Tom Blackford commented on OAK-3813:
------------------------------------

That is possibly the case, by I can confirm that, as Alex states, the fragility 
in the Indexing still exists in later Oak versions (in this case 1.2.9).

> Exception in datastore leads to async index stop indexing new content
> ---------------------------------------------------------------------
>
>                 Key: OAK-3813
>                 URL: https://issues.apache.org/jira/browse/OAK-3813
>             Project: Jackrabbit Oak
>          Issue Type: Bug
>          Components: lucene
>    Affects Versions: 1.2.2
>            Reporter: Alexander Klimetschek
>            Priority: Critical
>
> We are using an S3 based datastore and that (for some other reasons) 
> sometimes starts to miss certain blobs and throws an exception, see below. 
> Unfortunately, it seems that this blocks the indexing of any new content - as 
> the index will try again and again to index that missing binary and fail at 
> the same point.
> It would be great if the indexing process could be more resilient against 
> error like this. (I think the datastore implementation should probably not 
> propagate that exception to the outside but just log it, but that's a 
> separate issue).
> This is seen with oak 1.2.2. I had a look at the [latest version on 
> trunk|https://github.com/apache/jackrabbit-oak/blob/d5da738aa6b43424f84063322987b765aead7813/oak-core/src/main/java/org/apache/jackrabbit/oak/plugins/index/AsyncIndexUpdate.java#L427-L431]

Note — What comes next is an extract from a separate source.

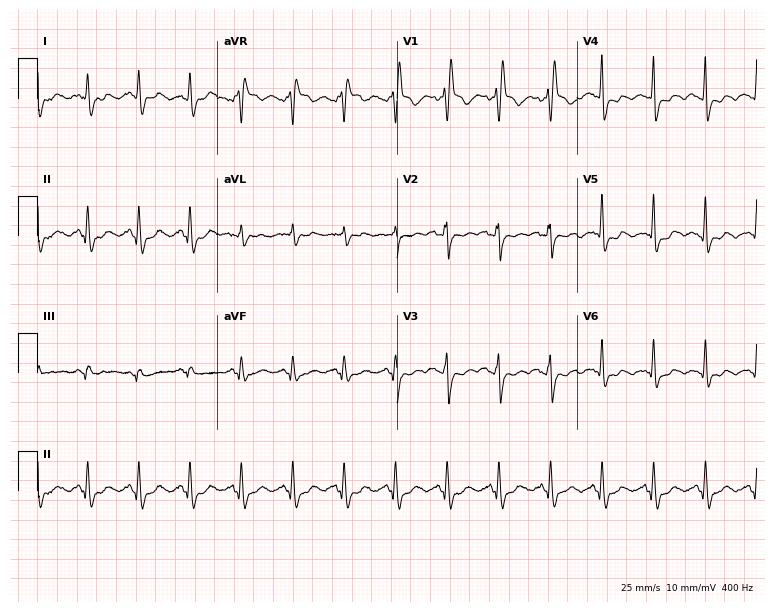
12-lead ECG from a woman, 43 years old (7.3-second recording at 400 Hz). No first-degree AV block, right bundle branch block (RBBB), left bundle branch block (LBBB), sinus bradycardia, atrial fibrillation (AF) or sinus tachycardia recorded for this tracing.

>  but it seems the behavior has not changed since then.
> {noformat}
> 17.12.2015 20:50:26.418 -0500 *ERROR* [pool-7-thread-5] 
> org.apache.sling.commons.scheduler.impl.QuartzScheduler Exception during job 
> execution of 
> org.apache.jackrabbit.oak.plugins.index.AsyncIndexUpdate@5cc5e2f6 : Error 
> occurred while obtaining InputStream for blobId 
> [2832539c16b1a2e5745370ee89e41ab562436c5f#109419]
> java.lang.RuntimeException: Error occurred while obtaining InputStream for 
> blobId [2832539c16b1a2e5745370ee89e41ab562436c5f#109419]
>       at 
> org.apache.jackrabbit.oak.plugins.blob.BlobStoreBlob.getNewStream(BlobStoreBlob.java:49)
>       at 
> org.apache.jackrabbit.oak.plugins.segment.SegmentBlob.getNewStream(SegmentBlob.java:84)
>       at 
> org.apache.jackrabbit.oak.plugins.index.lucene.OakDirectory$OakIndexFile.loadBlob(OakDirectory.java:216)
>       at 
> org.apache.jackrabbit.oak.plugins.index.lucene.OakDirectory$OakIndexFile.readBytes(OakDirectory.java:264)
>       at 
> org.apache.jackrabbit.oak.plugins.index.lucene.OakDirectory$OakIndexInput.readBytes(OakDirectory.java:350)
>       at 
> org.apache.jackrabbit.oak.plugins.index.lucene.OakDirectory$OakIndexInput.readByte(OakDirectory.java:356)
>       at org.apache.lucene.store.DataInput.readInt(DataInput.java:84)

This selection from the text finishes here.